- [Activity]
Set the images aside and retype the whole listing exactly.

- [Given information]
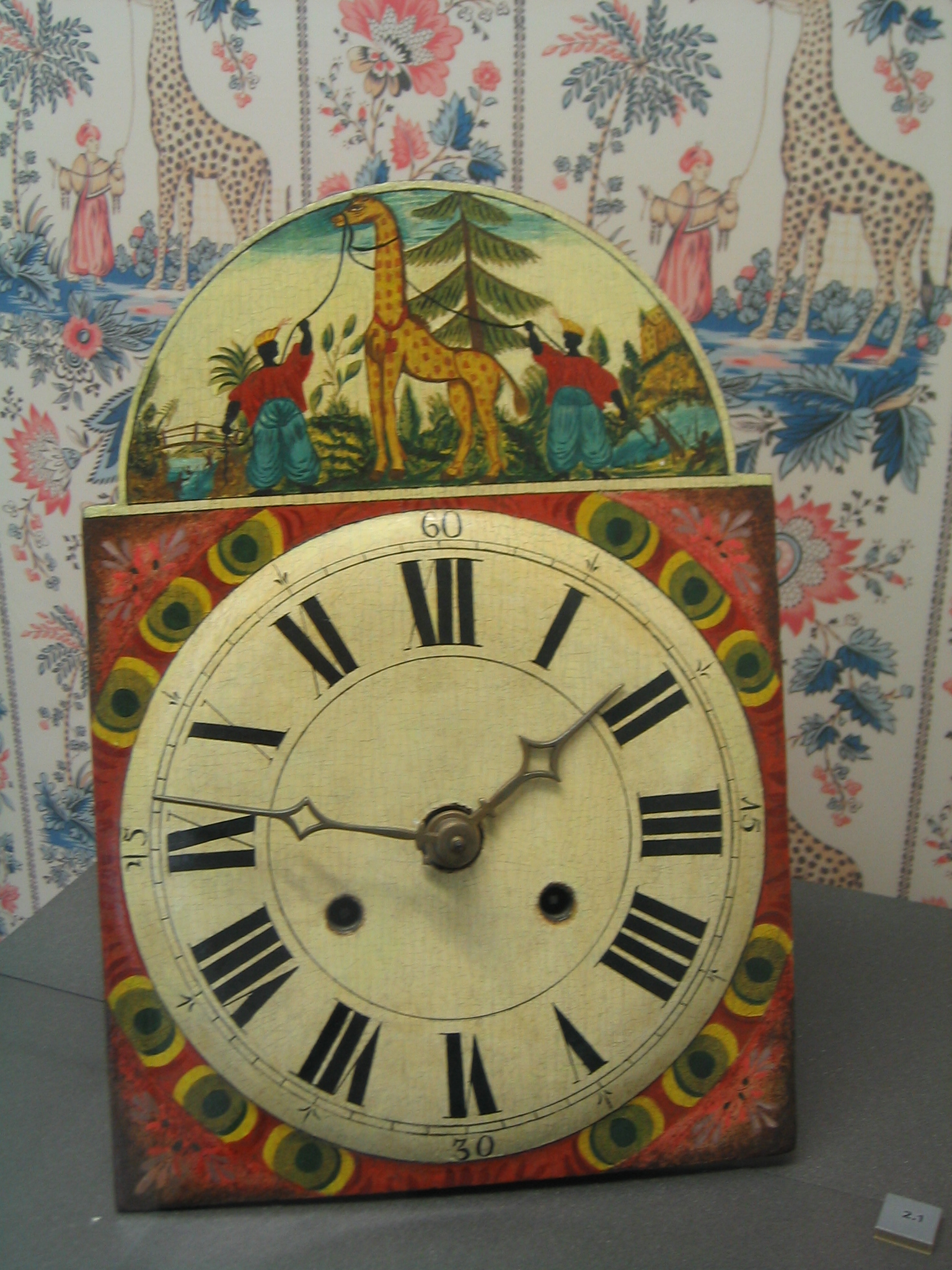 Exotische Lackschilduhr mit Giraffe aus dem 19. Jahrhundert im Uhrenmuseum Furtwangen
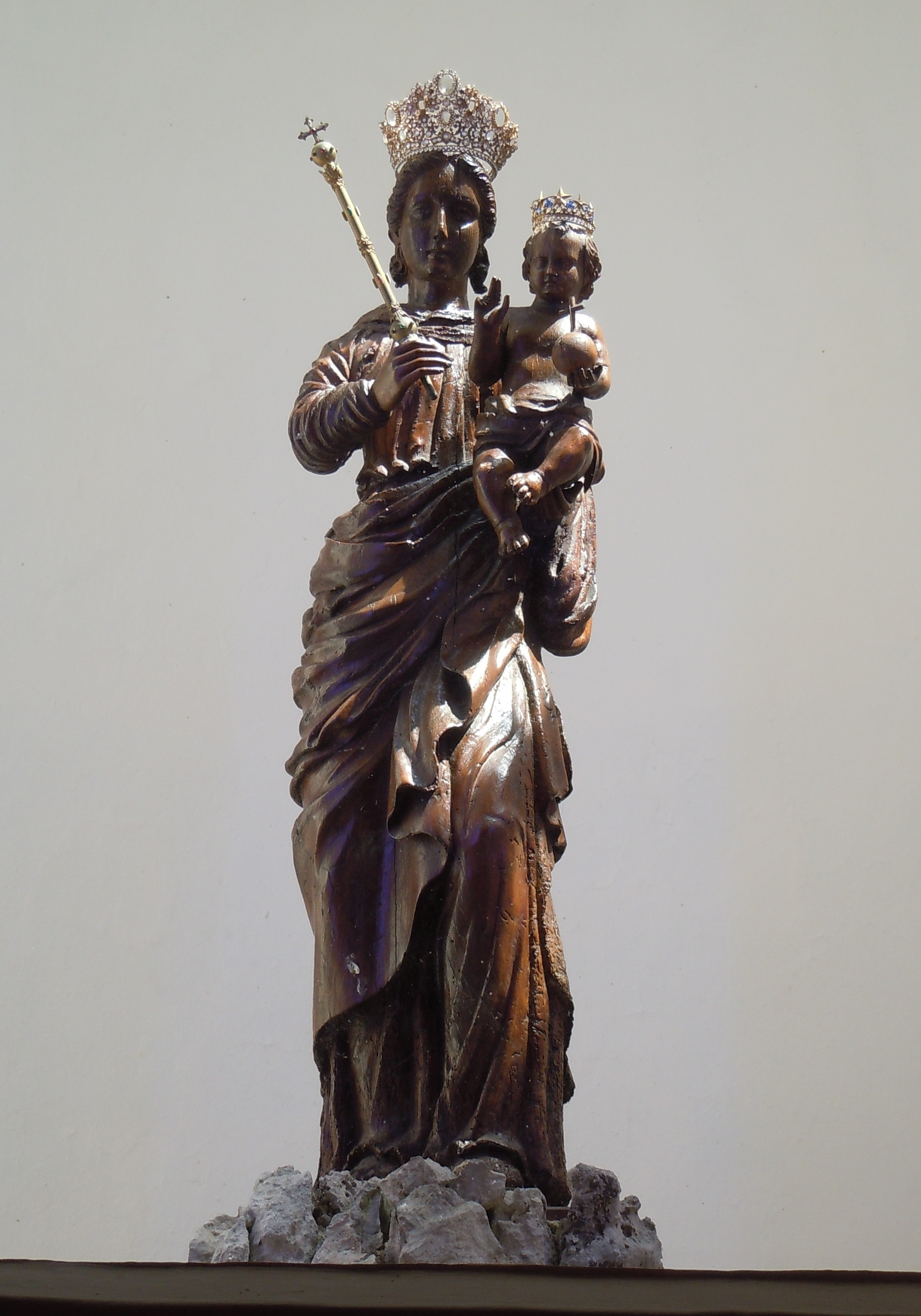 Vierge à l'Enfant - Notre-dame de Bon Secours - Lablachère - Ardèche
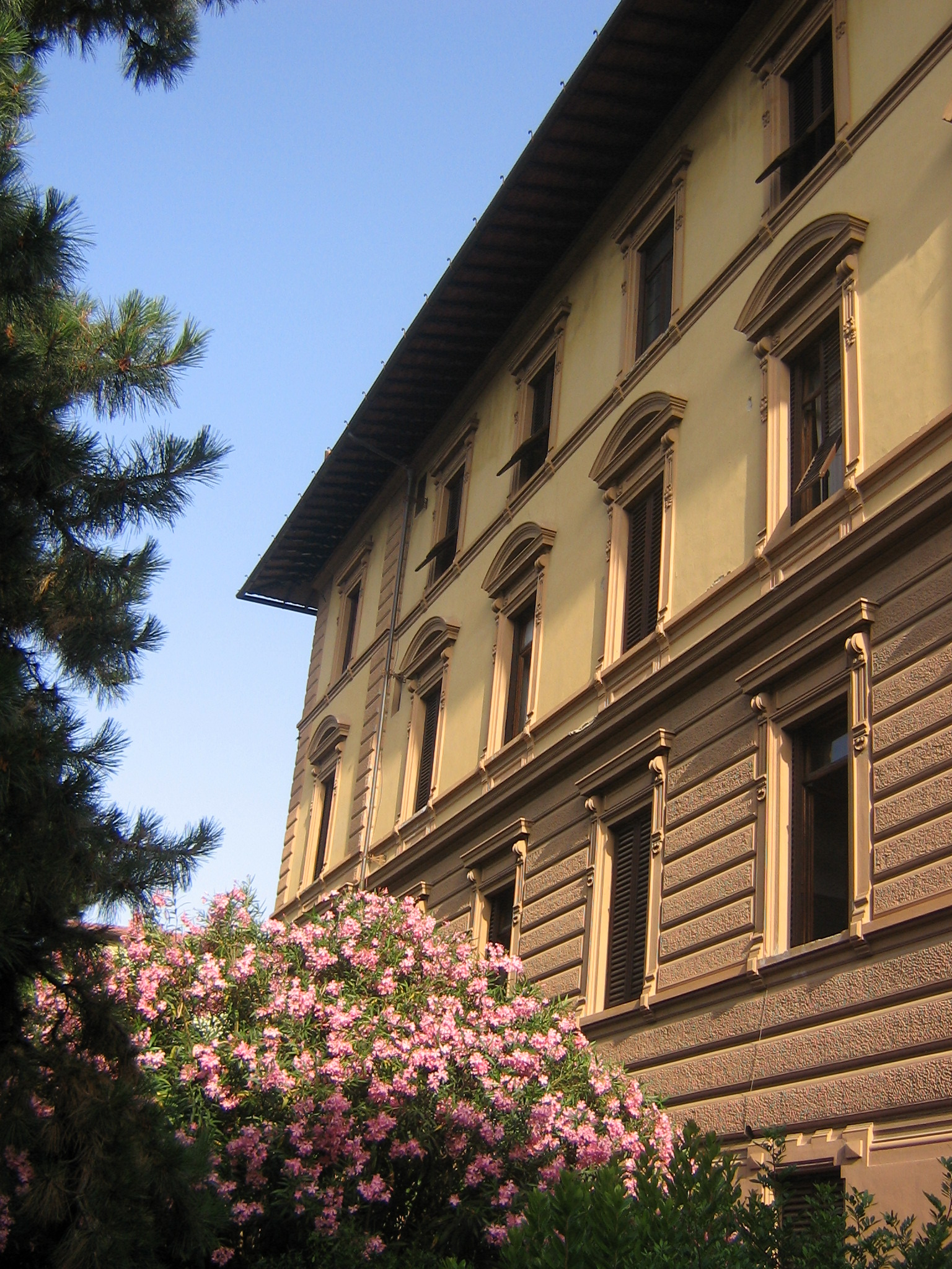 Liceo Ginnasio Dante, vista dal giardino.

- [Task result]
 Exotische Lackschilduhr mit Giraffe aus dem 19. Jahrhundert im Uhrenmuseum Furtwangen
 Vierge à l'Enfant - Notre-dame de Bon Secours - Lablachère - Ardèche
 Liceo Ginnasio Dante, vista dal giardino.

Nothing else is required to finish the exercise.